Bonds

SP Group eyes greater privacy

 | Updated:  |  IFR Asia 1376 - 29 Mar 2025 - 04 Apr 2025  | 

Indian conglomerate Shapoorji Pallonji Group is planning to raise up to Rs282bn (US$3.3bn) from the largest ever rupee deal in the domestic private credit market, but has made some changes from its previous offering to cut down on disclosures.

The bond will be issued through a subsidiary of SP Group's Sterling Investment Corporation, and the issuer is looking to pay a yield of close to 20% for a tenor of up to four years. The bond is likely to be pledged against the SP Group's 9.185% shareholding in unlisted conglomerate Tata Sons and is also expected to be backed by a 100% guarantee from its real estate arm SD Corporation, sources said. It is being marketed exclusively to foreign and domestic institutional investors.

Deutsche Bank, which is working on the deal, declined to comment on the timeline and the potential structure. SP Group did not reply to a request for information.

SP Group is exploring whether the bond should be unlisted and unrated to reduce the compliance burden, following its experience with a similar, but listed and rated, issue for its real estate arm Goswami Infratech.

Goswami Infratech's Rs143bn April 2026 bonds, which were issued in June 2023, pay no coupon but accrue interest at an initial 18.75% compounded annually to fund a redemption premium payable on maturity. The Goswami bonds are also backed by SP Group's stake in Tata Sons as collateral.

The interest rate was stepped up a couple of times after the triggering of covenants related to monetisation timelines, caused by delays in the IPO of engineering company Afcons Infrastructure, which eventually listed in November last year, and the sale of ports assets.

Because the bonds are listed and rated, Goswami Infratech has to file disclosures to exchanges and rating agency Care every time there is a covenant trigger. The notes have Rs88.15bn outstanding and are now rated BB– by Care.

While the bonds were initially sold to institutions, some were resold in the secondary market to high-net-worth investors, who were attracted by the high yield despite warnings in the bond documentation that it was not suitable for retail investors.

When the issuer missed the scheduled dates for instalment payments, it had to seek permission from all investors, including retail investors who held only a small portion of the bonds, for an extension of the terms.

The issuer and arranger are heard to be taking necessary steps this time around to ensure that the bonds do not land in the hands of retail investors.

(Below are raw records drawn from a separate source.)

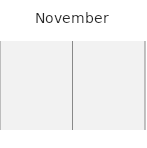
| Category | 1 | Fill 1 | 2 | Fill 2 | 3 | Fill 3 | 4 | Fill 4 | 5 | Fill 5 | 6 | Fill 6 | 7 | Fill 7 | 8 | Fill 8 | 9 | Fill 9 | 10 | Fill 10 | 11 | Fill 11 | 12 | Fill 12 | 13 | Fill 13 | 14 | Fill 14 | 15 | Fill 15 | 16 | Fill 16 | 17 | Fill 17 | 18 | Fill 18 | 19 | Fill 19 | 20 | Fill 20 | 21 | Fill 21 | 22 | Fill 22 | 23 | Fill 23 | 24 | Fill 24 | 25 | Fill 25 | 26 | Fill 26 | 27 | Fill 27 | 28 | Fill 28 | 29 | Fill 29 | 30 | Fill 30 |
|---|---|---|---|---|---|---|---|---|---|---|---|---|---|---|---|---|---|---|---|---|---|---|---|---|---|---|---|---|---|---|---|---|---|---|---|---|---|---|---|---|---|---|---|---|---|---|---|---|---|---|---|---|---|---|---|---|---|---|---|---|
| R | 0 | 1 | 0 | 1 | 0 | 1 | 0 | 1 | 0 | 1 | 0 | 1 | 0 | 1 | 0 | 1 | 0 | 1 | 0 | 1 | 0 | 1 | 0 | 1 | 0 | 1 | 0 | 1 | 0 | 1 | 0 | 1 | 0 | 1 | 0 | 1 | 0 | 1 | 0 | 1 | 0 | 1 | 0 | 1 | 0 | 1 | 0 | 1 | 0 | 1 | 0 | 1 | 0 | 1 | 0 | 1 | 0 | 1 | 0 | 1 |
| M | 0 | 1 | 0 | 1 | 0 | 1 | 0 | 1 | 0 | 1 | 0 | 1 | 0 | 1 | 0 | 1 | 0 | 1 | 0 | 1 | 0 | 1 | 0 | 1 | 0 | 1 | 0 | 1 | 0 | 1 | 0 | 1 | 0 | 1 | 0 | 1 | 0 | 1 | 0 | 1 | 0 | 1 | 0 | 1 | 0 | 1 | 0 | 1 | 0 | 1 | 0 | 1 | 0 | 1 | 0 | 1 | 0 | 1 | 0 | 1 |
| U1 | 0 | 1 | 0 | 1 | 0 | 1 | 0 | 1 | 0 | 1 | 0 | 1 | 0 | 1 | 0 | 1 | 0 | 1 | 0 | 1 | 0 | 1 | 0 | 1 | 0 | 1 | 0 | 1 | 0 | 1 | 0 | 1 | 0 | 1 | 0 | 1 | 0 | 1 | 0 | 1 | 0 | 1 | 0 | 1 | 0 | 1 | 0 | 1 | 0 | 1 | 0 | 1 | 0 | 1 | 0 | 1 | 0 | 1 | 0 | 1 |
| U2 | 0 | 1 | 0 | 1 | 0 | 1 | 0 | 1 | 0 | 1 | 0 | 1 | 0 | 1 | 0 | 1 | 0 | 1 | 0 | 1 | 0 | 1 | 0 | 1 | 0 | 1 | 0 | 1 | 0 | 1 | 0 | 1 | 0 | 1 | 0 | 1 | 0 | 1 | 0 | 1 | 0 | 1 | 0 | 1 | 0 | 1 | 0 | 1 | 0 | 1 | 0 | 1 | 0 | 1 | 0 | 1 | 0 | 1 | 0 | 1 |
| U3 | 0 | 1 | 0 | 1 | 0 | 1 | 0 | 1 | 0 | 1 | 0 | 1 | 0 | 1 | 0 | 1 | 0 | 1 | 0 | 1 | 0 | 1 | 0 | 1 | 0 | 1 | 0 | 1 | 0 | 1 | 0 | 1 | 0 | 1 | 0 | 1 | 0 | 1 | 0 | 1 | 0 | 1 | 0 | 1 | 0 | 1 | 0 | 1 | 0 | 1 | 0 | 1 | 0 | 1 | 0 | 1 | 0 | 1 | 0 | 1 |

This could include raising the minimum investment to Rs250m, said a market source.

"The term-sheet may also have clauses that require the investor to take prior approval from the issuer if they want to sell the bonds," according to the source.

While the exact format of the upcoming deal is not fully known yet, there are pre-payment clauses that may kick in at the end of three years. The pre-payment triggers are expected to be based on the covenants on the monetisation of real estate unit SD Corporation and Shapoorji Pallonji Energy, sources said.

SD Corporation is already heard to be in talks with bankers for a potential IPO after Afcons managed to complete its Rs54.3bn float last year.

Robust demand

There are expectations of robust demand from foreign institutional investors for the upcoming deal under the Voluntary Retention Route, helped by the strong collateral of Tata Sons shares and the attractive yield.

Foreign portfolio investors are subject to a minimum retention period of three years and there are no regulatory restrictions on investment amounts and residual maturity under the VRR route.

"There will be interest from a lot of foreign investors because the yield is attractive. It is around the special situation deal rates, between 18% and 22%, and the collateral of shares has a particular value," said a head of fixed income from a wealth firm.

Ares Management, Farallon Capital Management, Davidson Kempner, Varde Partners, PAG and One Investment Management are among the large foreign private credit investors which are heard to be participating in the new trade. In the domestic market, Edelweiss Special Opportunities Fund, Neo Asset Management and family offices like DSP Group Family Office are heard to be exploring investment opportunities in the trade.

Several investors in the Goswami Infratech bonds are also expected to participate in the upcoming trade.

"If this deal goes through, it's a milestone. It will be 30% of the outstanding issuance volume of the private credit market in India," the same fixed income head said.

On an aggregate basis, India's private credit market saw deals worth US$9.2bn over 163 transactions for the whole of 2024, growing by 7% compared to the previous year, according to an EY report in February. 

SP Group had been hopeful of obtaining a loan of up to US$1.87bn-equivalent from Power Finance Corporation, but the potential deal fell through last year. PFC decided against providing the loan to SP Group because the state-owned finance company's board did not want to lend to a new sector after doing due diligence, according to an investor call on November 8.

The group is looking to repay the roughly US$1.7bn (including accrued interest) that bankers say its Sterling Investment unit owes to Ares SSG and Farallon Capital Management.